Dataset records
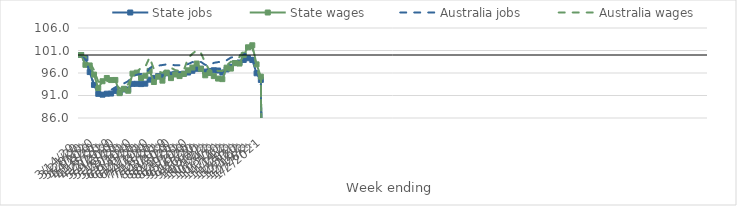
| Category | State jobs | State wages | Australia jobs | Australia wages |
|---|---|---|---|---|
| 14/03/2020 | 100 | 100 | 100 | 100 |
| 21/03/2020 | 99.28 | 97.819 | 99.218 | 99.669 |
| 28/03/2020 | 96.206 | 97.68 | 96.159 | 98.38 |
| 04/04/2020 | 93.358 | 95.652 | 93.511 | 96.663 |
| 11/04/2020 | 91.366 | 92.649 | 91.845 | 94.08 |
| 18/04/2020 | 91.183 | 94.171 | 91.454 | 93.993 |
| 25/04/2020 | 91.402 | 94.893 | 91.82 | 94.131 |
| 02/05/2020 | 91.435 | 94.43 | 92.24 | 94.625 |
| 09/05/2020 | 92.023 | 94.454 | 92.814 | 93.438 |
| 16/05/2020 | 91.679 | 91.523 | 93.355 | 92.628 |
| 23/05/2020 | 92.339 | 92.496 | 93.675 | 92.257 |
| 30/05/2020 | 92.339 | 92.052 | 94.182 | 93.555 |
| 06/06/2020 | 93.584 | 95.864 | 95.129 | 95.487 |
| 13/06/2020 | 93.597 | 96.08 | 95.64 | 96.179 |
| 20/06/2020 | 93.534 | 94.887 | 95.803 | 97.167 |
| 27/06/2020 | 93.628 | 95.391 | 95.768 | 97.377 |
| 04/07/2020 | 94.52 | 96.467 | 97.026 | 99.465 |
| 11/07/2020 | 94.914 | 93.998 | 97.722 | 96.839 |
| 18/07/2020 | 95.319 | 95.181 | 97.64 | 96.355 |
| 25/07/2020 | 95.286 | 94.302 | 97.768 | 96.035 |
| 01/08/2020 | 95.932 | 96.081 | 97.912 | 96.762 |
| 08/08/2020 | 95.675 | 94.863 | 97.848 | 97.159 |
| 15/08/2020 | 95.83 | 95.668 | 97.715 | 96.636 |
| 22/08/2020 | 95.753 | 95.314 | 97.726 | 96.439 |
| 29/08/2020 | 95.834 | 95.81 | 97.792 | 96.622 |
| 05/09/2020 | 96.102 | 96.598 | 97.988 | 99.323 |
| 12/09/2020 | 96.496 | 97.21 | 98.415 | 100.272 |
| 19/09/2020 | 96.933 | 98.102 | 98.579 | 101.043 |
| 26/09/2020 | 96.957 | 96.931 | 98.452 | 100.421 |
| 03/10/2020 | 96.318 | 95.488 | 97.813 | 98.297 |
| 10/10/2020 | 96.454 | 95.996 | 97.688 | 96.578 |
| 17/10/2020 | 96.61 | 95.308 | 98.252 | 97.02 |
| 24/10/2020 | 96.551 | 94.762 | 98.419 | 96.422 |
| 31/10/2020 | 96.096 | 94.637 | 98.499 | 96.422 |
| 07/11/2020 | 96.796 | 97.189 | 98.826 | 97.695 |
| 14/11/2020 | 97.388 | 96.981 | 99.425 | 98.506 |
| 21/11/2020 | 98.202 | 98.195 | 99.648 | 98.519 |
| 28/11/2020 | 98.328 | 98.099 | 99.873 | 99.566 |
| 05/12/2020 | 98.896 | 100.015 | 100.204 | 100.773 |
| 12/12/2020 | 99.284 | 101.714 | 100.228 | 101.122 |
| 19/12/2020 | 98.885 | 102.161 | 99.39 | 101.653 |
| 26/12/2020 | 95.937 | 97.922 | 96.352 | 97.474 |
| 02/01/2021 | 94.456 | 95.192 | 93.927 | 93.755 |

TASK TO COMPLETE
Repeat each line of the records exactly, dropping the pictures.

THE ANSWER
| Category | State jobs | State wages | Australia jobs | Australia wages |
|---|---|---|---|---|
| 14/03/2020 | 100 | 100 | 100 | 100 |
| 21/03/2020 | 99.28 | 97.819 | 99.218 | 99.669 |
| 28/03/2020 | 96.206 | 97.68 | 96.159 | 98.38 |
| 04/04/2020 | 93.358 | 95.652 | 93.511 | 96.663 |
| 11/04/2020 | 91.366 | 92.649 | 91.845 | 94.08 |
| 18/04/2020 | 91.183 | 94.171 | 91.454 | 93.993 |
| 25/04/2020 | 91.402 | 94.893 | 91.82 | 94.131 |
| 02/05/2020 | 91.435 | 94.43 | 92.24 | 94.625 |
| 09/05/2020 | 92.023 | 94.454 | 92.814 | 93.438 |
| 16/05/2020 | 91.679 | 91.523 | 93.355 | 92.628 |
| 23/05/2020 | 92.339 | 92.496 | 93.675 | 92.257 |
| 30/05/2020 | 92.339 | 92.052 | 94.182 | 93.555 |
| 06/06/2020 | 93.584 | 95.864 | 95.129 | 95.487 |
| 13/06/2020 | 93.597 | 96.08 | 95.64 | 96.179 |
| 20/06/2020 | 93.534 | 94.887 | 95.803 | 97.167 |
| 27/06/2020 | 93.628 | 95.391 | 95.768 | 97.377 |
| 04/07/2020 | 94.52 | 96.467 | 97.026 | 99.465 |
| 11/07/2020 | 94.914 | 93.998 | 97.722 | 96.839 |
| 18/07/2020 | 95.319 | 95.181 | 97.64 | 96.355 |
| 25/07/2020 | 95.286 | 94.302 | 97.768 | 96.035 |
| 01/08/2020 | 95.932 | 96.081 | 97.912 | 96.762 |
| 08/08/2020 | 95.675 | 94.863 | 97.848 | 97.159 |
| 15/08/2020 | 95.83 | 95.668 | 97.715 | 96.636 |
| 22/08/2020 | 95.753 | 95.314 | 97.726 | 96.439 |
| 29/08/2020 | 95.834 | 95.81 | 97.792 | 96.622 |
| 05/09/2020 | 96.102 | 96.598 | 97.988 | 99.323 |
| 12/09/2020 | 96.496 | 97.21 | 98.415 | 100.272 |
| 19/09/2020 | 96.933 | 98.102 | 98.579 | 101.043 |
| 26/09/2020 | 96.957 | 96.931 | 98.452 | 100.421 |
| 03/10/2020 | 96.318 | 95.488 | 97.813 | 98.297 |
| 10/10/2020 | 96.454 | 95.996 | 97.688 | 96.578 |
| 17/10/2020 | 96.61 | 95.308 | 98.252 | 97.02 |
| 24/10/2020 | 96.551 | 94.762 | 98.419 | 96.422 |
| 31/10/2020 | 96.096 | 94.637 | 98.499 | 96.422 |
| 07/11/2020 | 96.796 | 97.189 | 98.826 | 97.695 |
| 14/11/2020 | 97.388 | 96.981 | 99.425 | 98.506 |
| 21/11/2020 | 98.202 | 98.195 | 99.648 | 98.519 |
| 28/11/2020 | 98.328 | 98.099 | 99.873 | 99.566 |
| 05/12/2020 | 98.896 | 100.015 | 100.204 | 100.773 |
| 12/12/2020 | 99.284 | 101.714 | 100.228 | 101.122 |
| 19/12/2020 | 98.885 | 102.161 | 99.39 | 101.653 |
| 26/12/2020 | 95.937 | 97.922 | 96.352 | 97.474 |
| 02/01/2021 | 94.456 | 95.192 | 93.927 | 93.755 |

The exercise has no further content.